Fra Angelico dépeint avec grand soin chaque détails des vêtements ainsi que les frises des marches accédant au dais et le capiton du dais.

Le plancher pavé de tuiles suit les règles de la perspective avec des lignes de fuite misent en évidence par le vase de Marie Madeleine.

Des scènes de la vie de Jésus illustrent la prédelle.
Dans ces scènes on retrouve le souci de la perspective.
De gauche à droite : Le rêve d’Innocent III, l’apparition des apôtres Pierre et Paul à saint Dominique, La Résurrection de Napoléon Orsini, Le Christ ressuscité du tombeau, La dispute de saint Dominique, Saint Dominique et ses compagnons nourris par des anges et La mort de saint Dominique.

 

Analyse

 I-   Enracinée dans la tradition artistique médiévale, la peinture de Fran Angelico se nourrit également des tendances qui se développent à Florence.

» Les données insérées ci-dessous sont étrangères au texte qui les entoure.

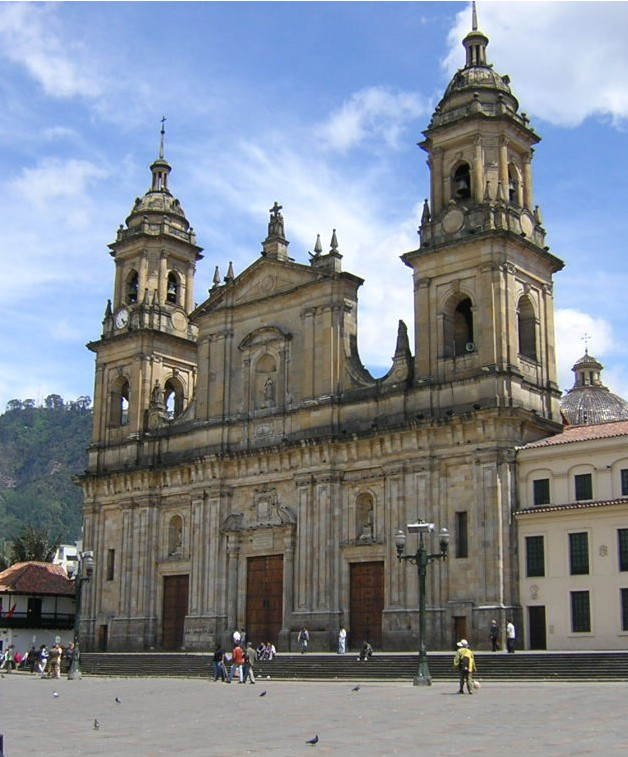 Central Primada de Colombia, Bogotá D.C., Colombia
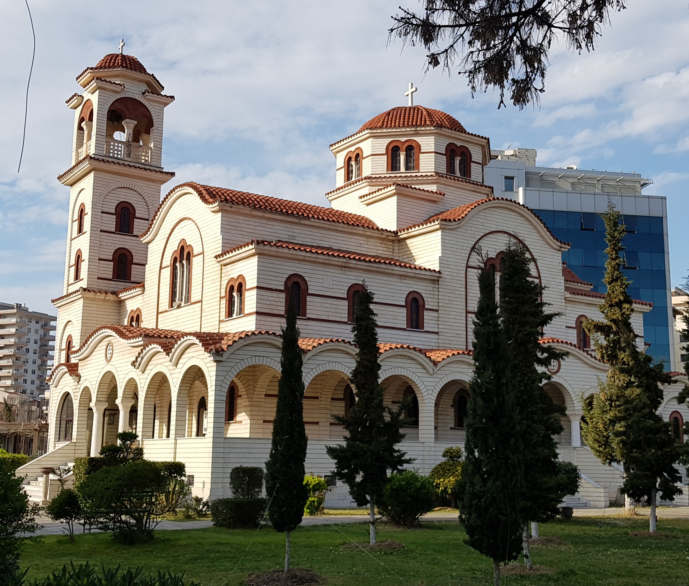 Durrës (Albanie) - Eglise de l'Apôtre Paul et de Saint Asti
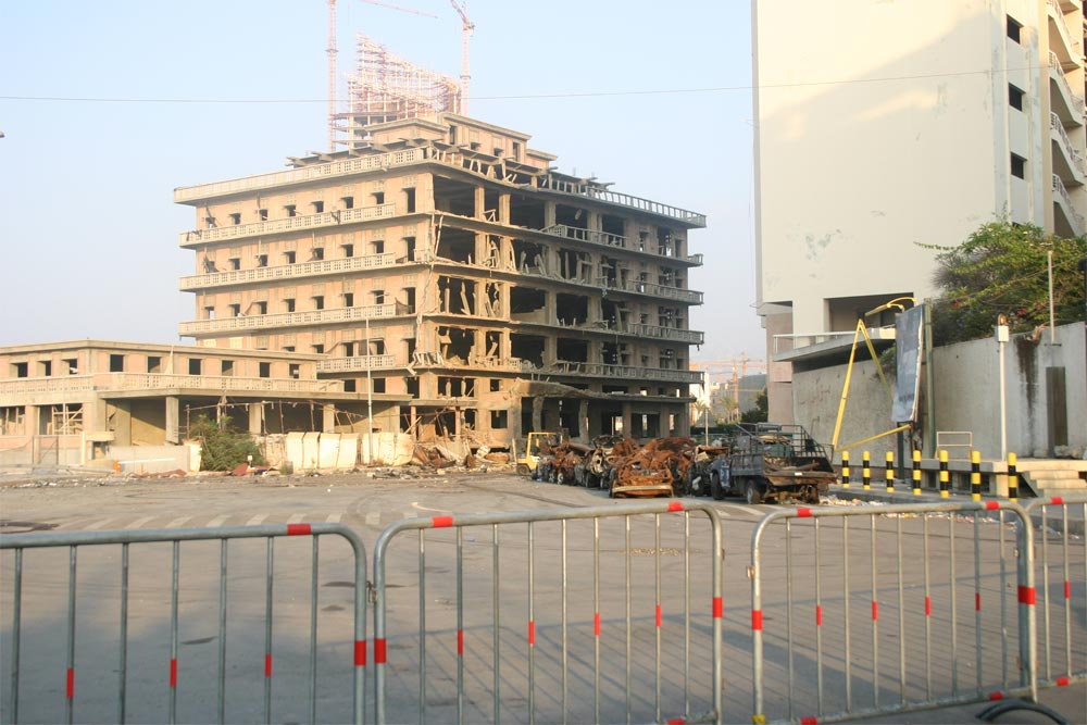 Blick von Westen auf die abgesperrte Straße, in der die Autobombe gezündet wurde, die Rafiq Al-Hariri tötete. Das Gebiet wurde nach dem Anschlag bis zum Abschluss der internationalen Untersuchung abgesperrt. Die Fahrzeuge befinden sich nicht mehr in den Positionen wie unmittelbar nach dem Anschlag.
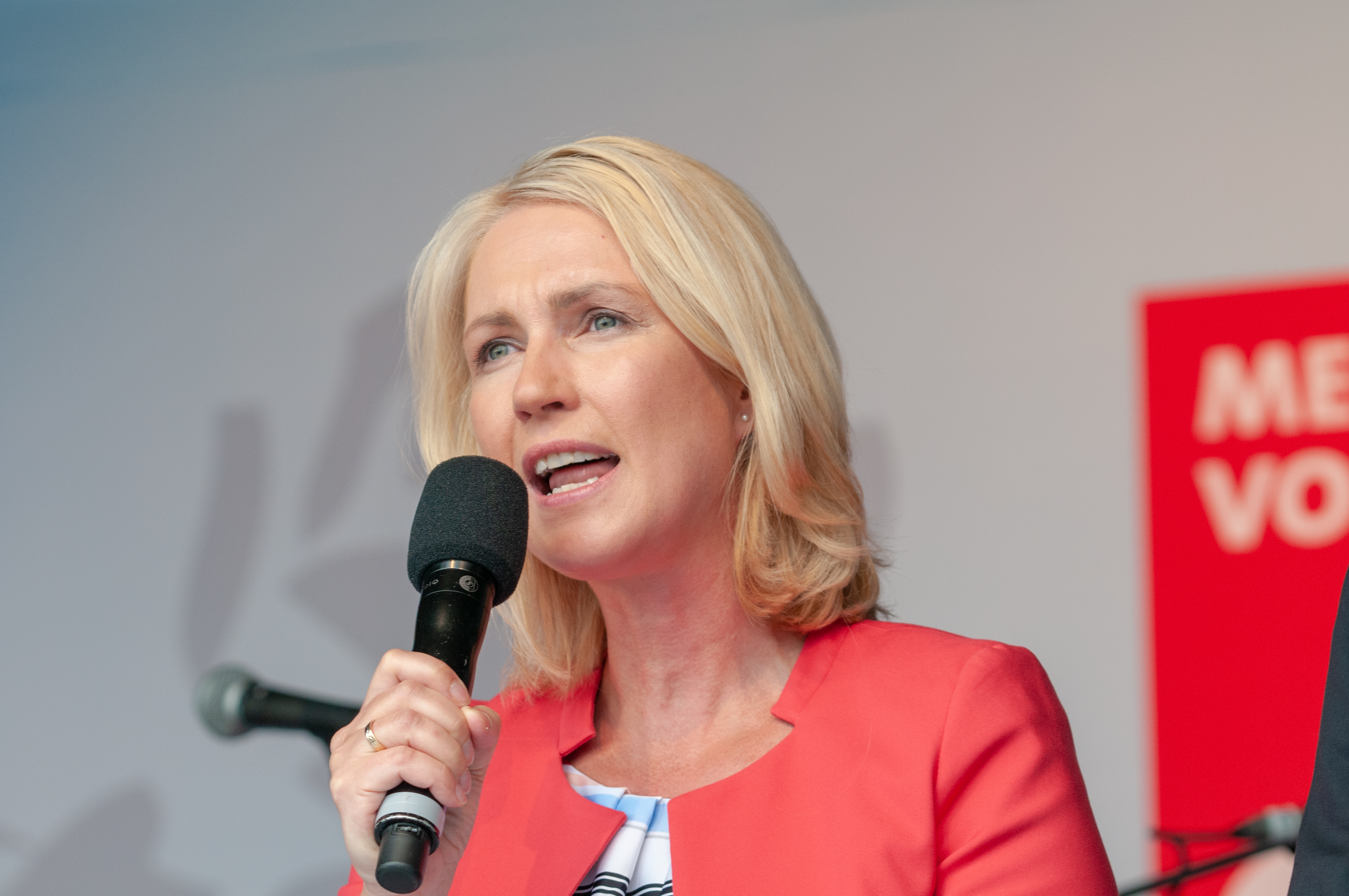 Wahlkampf Veranstaltung der SPD Mecklenburg-Vorpommern zur Landtagswahl in Mecklenburg-Vorpommern 2016 in Rostock.
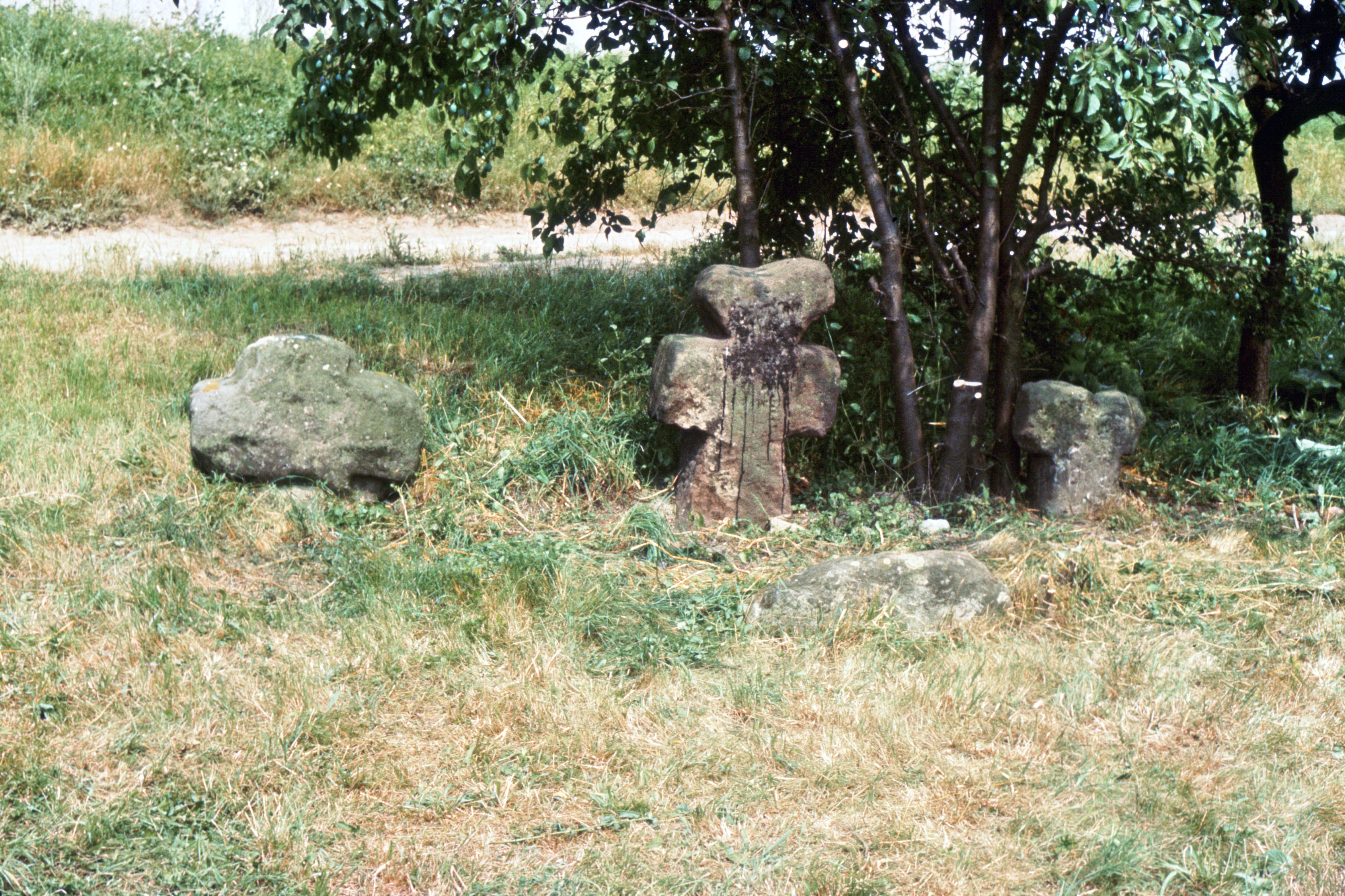 Die Steinkreuze in Allstedt am Kreuzberg. Rechts vor dem mittleren Kreuz liegt der Schaft eines weiteren Kreuzes eingegraben. is a photograph of an architectural monument. 30037

La composition savante mêle des formes gothiques traditionnelles aux nouveaux canons de la représentation picturale.

Les saints stylisés sont plus abstraits que charnels.

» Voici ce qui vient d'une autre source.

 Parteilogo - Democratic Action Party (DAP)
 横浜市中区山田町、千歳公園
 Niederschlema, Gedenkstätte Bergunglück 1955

Le dais de style gothique est placé au-dessus du trône céleste.

Le fond n’est pas doré mais bleu et représente l’azur du firmament.
C’est un bleu irréel.

Les détails minutieusement reproduits, les figures pour la plupart traitées sans souci perspectif, les auréoles distribuées avec une intention décorative, la fraîcheur des couleurs et des ors évoquent les enluminures du Moyen Âge.

Dans le même temps, la perspective soulignée par les lignes transversales des trompettes, les courbes ascensionnelles où s’inscrivent les figures de la cour céleste, isolant Marie et Jésus en haut d’un escalier, renvoient aux idées révolutionnaires de Brunelleschi et Masaccio et appartiennent à la Renaissance.

II-   Ce panneau central, éclatant d’or et de bleu, montre la paix de l’homme divinisé, Fran Angelico peint l’âme immergée en Dieu.
Fra Angelico a foi en la beauté humaine comme symbole du divin.

Fra Angelico a créé un type prestigieux de beauté humaine.

Si ses personnages manquent de souplesse, il sait leur donner une âme et provoquer chez le regardeur un sentiment en accord avec sa propre foi et son mode de vie.
Fra Angelico peint des figures recueillies en elles-mêmes, des figures « habitées », contemplant la scène avec les yeux noyées d’admiration.
Le Christ sourit en couronnant sa mère, il dégage une prévenance respectueuse.
Marie les bras croisés sur sa poitrine, est emplie d’une déférence infinie, d’une adoration intense. Son visage est d’une grande candeur.
Marie est exquise de pureté.

Fra Angelico a peint la grâce, ce qu’il voyait en lui -comme l’exprime Michel Ange.
Michel Ange : « Ce brave homme peignait avec son cœur ; aussi était-il capable de donner, avec l’aide de son pinceau, une expression extérieure de sa piété et de sa dévotion intérieures, chose à laquelle je ne puis parvenir, car je sens bien en mon cœur de tendance aussi bonne ».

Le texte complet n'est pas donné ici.